FIGS. 4A and 4B illustrate example operations for generating different content by a data control and reporting system (DRS) 102, according to some embodiments. In some embodiments, DRS 102 may perform different operations depending on the type of content is to be output or generated (e.g., textual content, or chart/table content). FIG. 4A illustrates example operations relative to generated textual content, and FIG. 4B illustrates example operations relative to generating chart or table content.

In FIG. 4A, at 402, DRS 102 may receive a user instruction 110. At 404, prompt generator 112 may generate the information prompt 114 to instruct LLM 104 to identify what information is required to satisfy the user instruction 110. At 406, the LLM 104 may return reference information 120 including one or more vectors 122.

At 408, DRS 102 may perform a vector search on vector database 126 using each of the vectors 122 received from LLM 104. The vector database 126 may include multiple pairs of questions 124 and corresponding query templates 130. In some embodiments, the questions 124 and query templates 130 may be arranged as key-value pairs in vector database 126. At 410, the vector search may result in returning zero or more questions 124 that match each vector 122 and their corresponding query template 130.

At 412, the placeholders 132 in each query template 130 may be replaced with values of actual corresponding parameters 134 (as retrieved from the vector 122) to generate a query 136. Each query 136 may be executed against collection database 128 to generate a query result 138 including collected data 140 that satisfies the query 136.

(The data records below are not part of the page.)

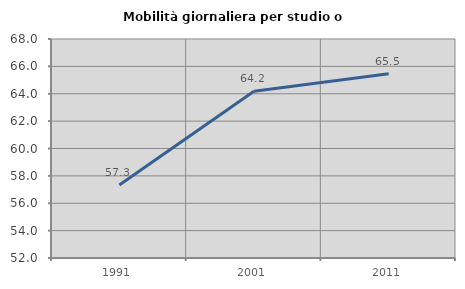
| Category | Mobilità giornaliera per studio o lavoro |
|---|---|
| 1991.0 | 57.333 |
| 2001.0 | 64.177 |
| 2011.0 | 65.456 |
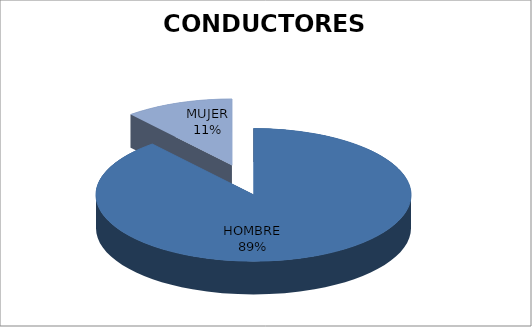
| Category | E.E. |
|---|---|
| HOMBRE | 32 |
| MUJER | 4 |
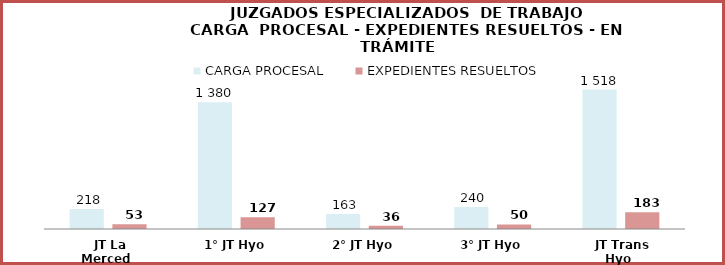
| Category | CARGA PROCESAL | EXPEDIENTES RESUELTOS |
|---|---|---|
| JT La Merced | 218 | 53 |
| 1° JT Hyo | 1380 | 127 |
| 2° JT Hyo | 163 | 36 |
| 3° JT Hyo | 240 | 50 |
| JT Trans Hyo | 1518 | 183 |
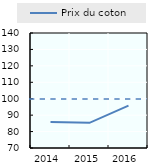
| Category | Prix du coton |
|---|---|
| 2014.0 | 85.801 |
| 2015.0 | 85.33 |
| 2016.0 | 95.781 |
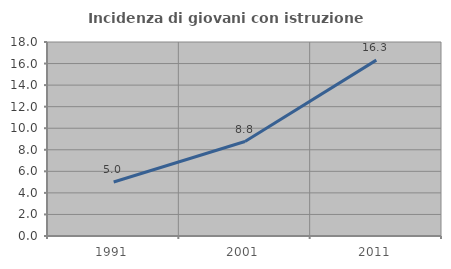
| Category | Incidenza di giovani con istruzione universitaria |
|---|---|
| 1991.0 | 5.01 |
| 2001.0 | 8.763 |
| 2011.0 | 16.319 |

At 414, the answer prompt 116 may pair the question 124 with the corresponding query result 138 (for the query 136 generated from the query template 130 for that question 124), and instruct LLM 104 to generate an answer 142. The answer 142 may be a fact that is derived from or based on the actual data retrieved from the collection database 128. In some embodiments, the answer 142 may only be based on the collected data 140 retrieved from collection database 128.

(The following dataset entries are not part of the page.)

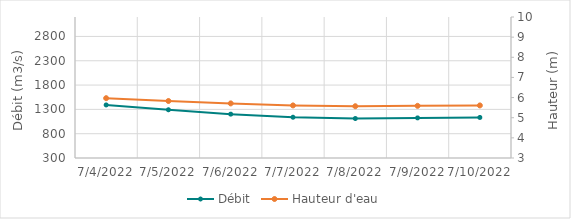
| Category | Débit |
|---|---|
| 4/26/22 | 2770.38 |
| 4/25/22 | 2883.07 |
| 4/24/22 | 3053.88 |
| 4/23/22 | 2913.33 |
| 4/22/22 | 2479.67 |
| 4/21/22 | 2250.75 |
| 4/20/22 | 2208.37 |
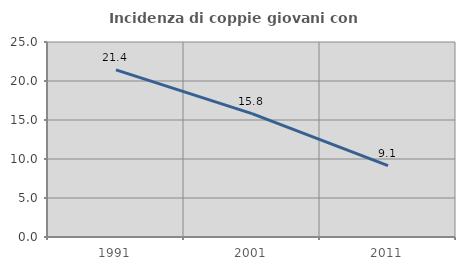
| Category | Incidenza di coppie giovani con figli |
|---|---|
| 1991.0 | 21.424 |
| 2001.0 | 15.812 |
| 2011.0 | 9.139 |
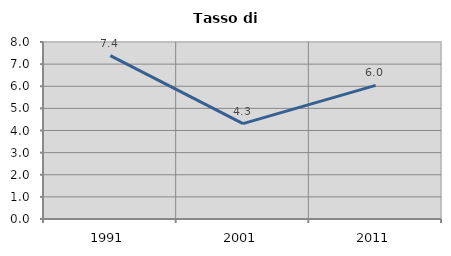
| Category | Tasso di disoccupazione   |
|---|---|
| 1991.0 | 7.388 |
| 2001.0 | 4.311 |
| 2011.0 | 6.037 |
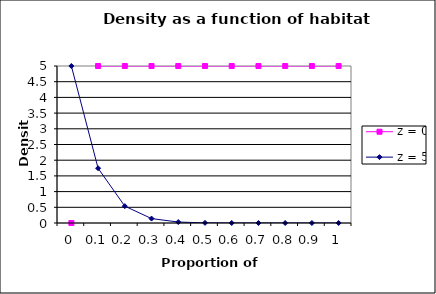
| Category | z = 0 | z = 5 |
|---|---|---|
| 0.0 | 0 | 5 |
| 0.1 | 5 | 1.743 |
| 0.2 | 5 | 0.537 |
| 0.30000000000000004 | 5 | 0.141 |
| 0.4 | 5 | 0.03 |
| 0.5 | 5 | 0.005 |
| 0.6 | 5 | 0.001 |
| 0.7 | 5 | 0 |
| 0.7999999999999999 | 5 | 0 |
| 0.8999999999999999 | 5 | 0 |
| 0.9999999999999999 | 5 | 0 |
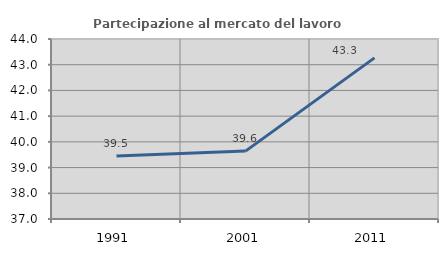
| Category | Partecipazione al mercato del lavoro  femminile |
|---|---|
| 1991.0 | 39.454 |
| 2001.0 | 39.641 |
| 2011.0 | 43.266 |
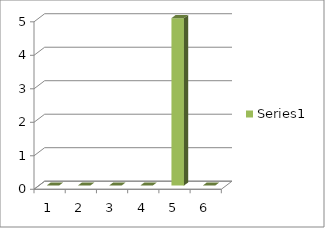
| Category | Series 0 |
|---|---|
| 0 | 0 |
| 1 | 0 |
| 2 | 0 |
| 3 | 0 |
| 4 | 5 |
| 5 | 0 |
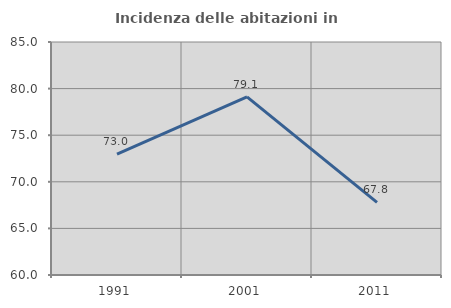
| Category | Incidenza delle abitazioni in proprietà  |
|---|---|
| 1991.0 | 72.981 |
| 2001.0 | 79.108 |
| 2011.0 | 67.793 |
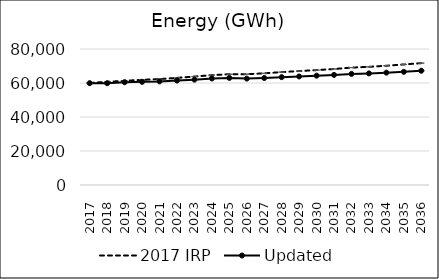
| Category | 2017 IRP | Updated |
|---|---|---|
| 2017.0 | 60061.416 | 59901.75 |
| 2018.0 | 60670.449 | 59876.34 |
| 2019.0 | 61301.356 | 60448.53 |
| 2020.0 | 61863.305 | 60684.39 |
| 2021.0 | 62297.194 | 60952.64 |
| 2022.0 | 63007.033 | 61451.78 |
| 2023.0 | 63799.742 | 61983.04 |
| 2024.0 | 64610.372 | 62662 |
| 2025.0 | 65171.551 | 63004.77 |
| 2026.0 | 65182.973 | 62578.26 |
| 2027.0 | 65683.651 | 62922.46 |
| 2028.0 | 66405.196 | 63445.05 |
| 2029.0 | 67030.958 | 63845.88 |
| 2030.0 | 67587.834 | 64322.31 |
| 2031.0 | 68227.278 | 64770.98 |
| 2032.0 | 69064.299 | 65354.9 |
| 2033.0 | 69512.841 | 65647.92 |
| 2034.0 | 70162.329 | 66096.09 |
| 2035.0 | 70904.558 | 66564.41 |
| 2036.0 | 71697.055 | 67214.07 |

If, for a particular vector 122B, no question 124 was identified or no data from collection database 128 satisfied the corresponding query 136, then the corresponding answer 142 may indicate that the portion of user instruction 110 corresponding to the vector 122B could not be found or satisfied. In some embodiments, this may invalidate the entire user instruction 110, in other embodiments, the remaining portion of user instruction 110 (e.g., as corresponding to other vector(s) 122A) may be processed without the answer 142 for vector 122B, and the portion(s) for which no question 124 was identified the LLM 104 may return with an empty set or negative answer that no relevant data was found.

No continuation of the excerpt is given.